The family, teen and white-collar markets are less sensitive to latency issues, which can be masked with a fake ring tone or a set-up process through which an end user presses a button, sends an invitation and receives acceptance to start the PTT session. By the time that process is concluded, a PTT session has begun.

In addition, Kahanna said Sonim’s solution also allows for features Nextel cannot offer today, such as the ability for an end user to look on the phone’s screen and observe who is available for a two-way chat.

Dynamic group creation also would allow users to create walkie-talkie groups on the fly using the handset, a potentially compelling application for teenagers wanting to communicate with various groups of friends.

While Sprint PCS expects to compete against Nextel for new customers, it also plans to attack white-collar users who haven’t necessarily been attracted to dispatch and families and teenagers who want to stay connected with each other, said Len Lauer, president of Sprint PCS.

Both of these non-traditional PTT markets are segments Nextel has slowly begun to target as well, but the field remains open since Nextel has not become an entrenched player yet. Nextel reported in the fourth quarter that 2.7 million of the company’s more than 10 million customers are white-collar individual users.

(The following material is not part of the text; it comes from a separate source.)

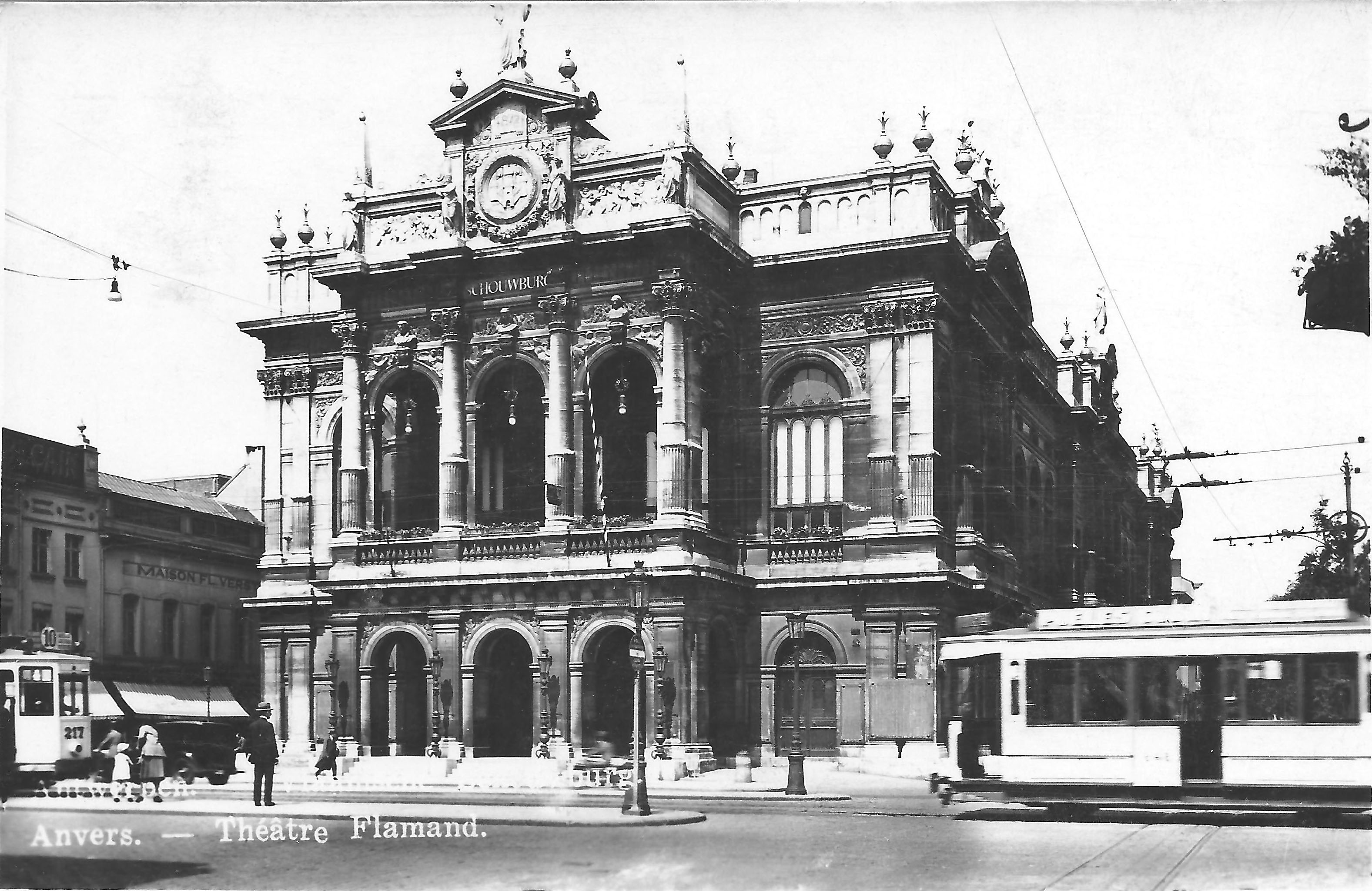 Vlaamse schouwburg op briefkaart gepost in januari 1937. Dit gebouw gelegen aan de Kipdorpbrug (noordkant) is in 1874 geopend, in 1958 gesloten en daarna gesloopt. Op deze plaats staat er nu de 'Theaterbuilding', een torengebouwcomplex met grote parkeerruimte. De theatergezelschappen 'Koninklijke Nederlandse Schouwburg' en 'HETPALEIS' hadden dit gebouw als hun thuisbasis.
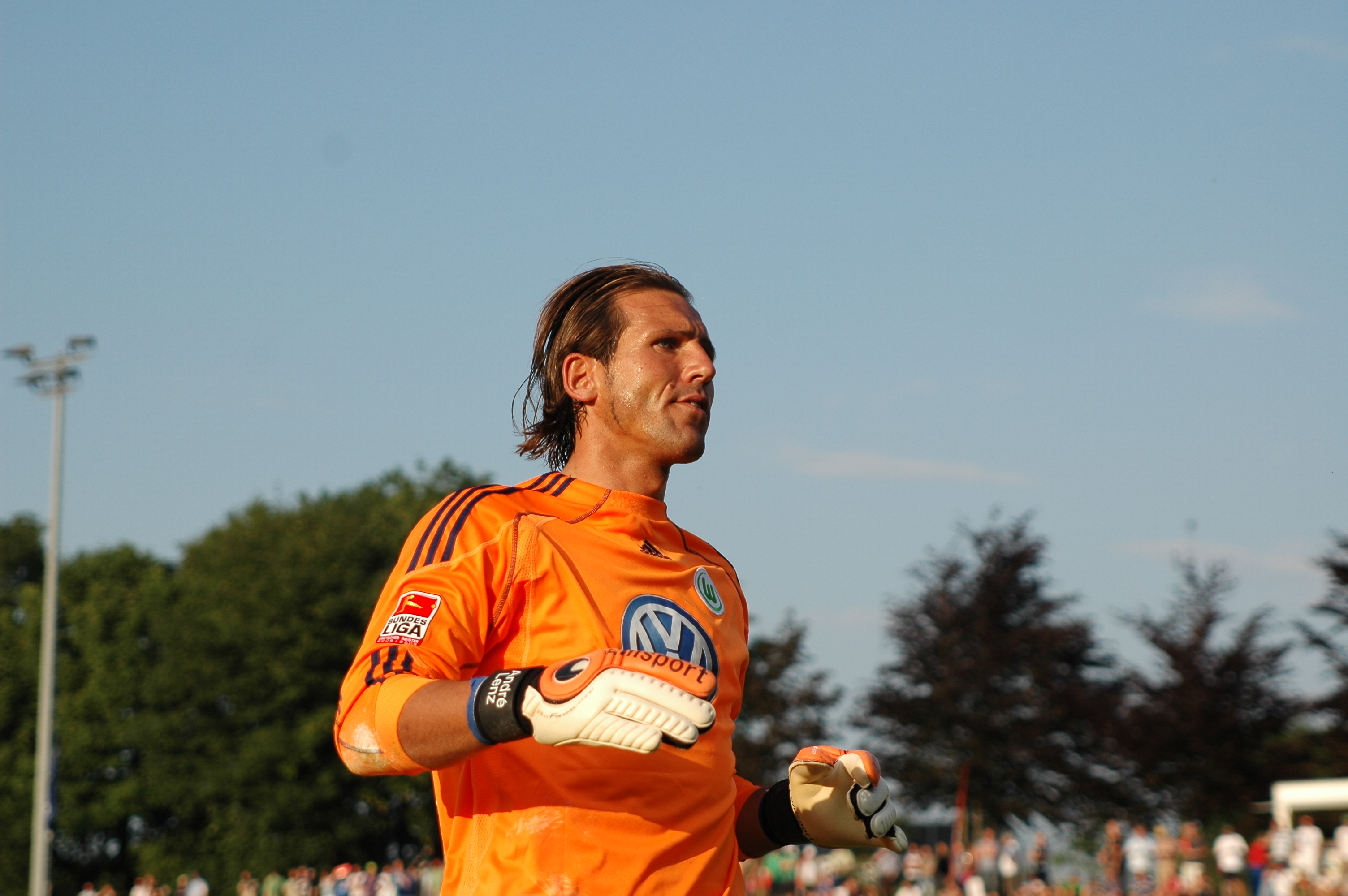 André Lenz

The company, through a joint venture with Boost Mobile, is testing a PTT service offering for the teen market in California and Nevada

Nextel reported 30,000 teen customers in the fourth quarter, but has yet to decide if it will target that market with a nationwide service.

“Push-to-talk could turn out to be a good consumer product, but it depends on how things are priced,” said Phil Redman, research director with the Gartner Group. “New services are typically over priced in the beginning, which may cause them to take a while to grow.”

But targeting the consumer market isn’t likely to result in the same financial success of Nextel, which has built its entire business around high-paying enterprise customers.

“We question the ARPU and churn advantages the white-collar, teen and family markets might offer since these segments are more price sensitive for both handsets and service plans,” research firm The Shosteck Group said in a recent report. “Perhaps the only benefits lie with those mobile operators who are the first to overcome the technology shortcomings and are able to mimic the business model Nextel has proven to the industry. Ultimately, end-users do want a choice.”

Lauer says he is a realist when it comes to PTT’s financial potential.

“We don’t expect a huge lift in ARPU,” he said. “Our business is different. We have a much larger base made up of consumers. This will be another great service that will go along with our strong focus on data.”

At any rate, walkie-talkie services won’t just be for truck drivers and plumbers anymore.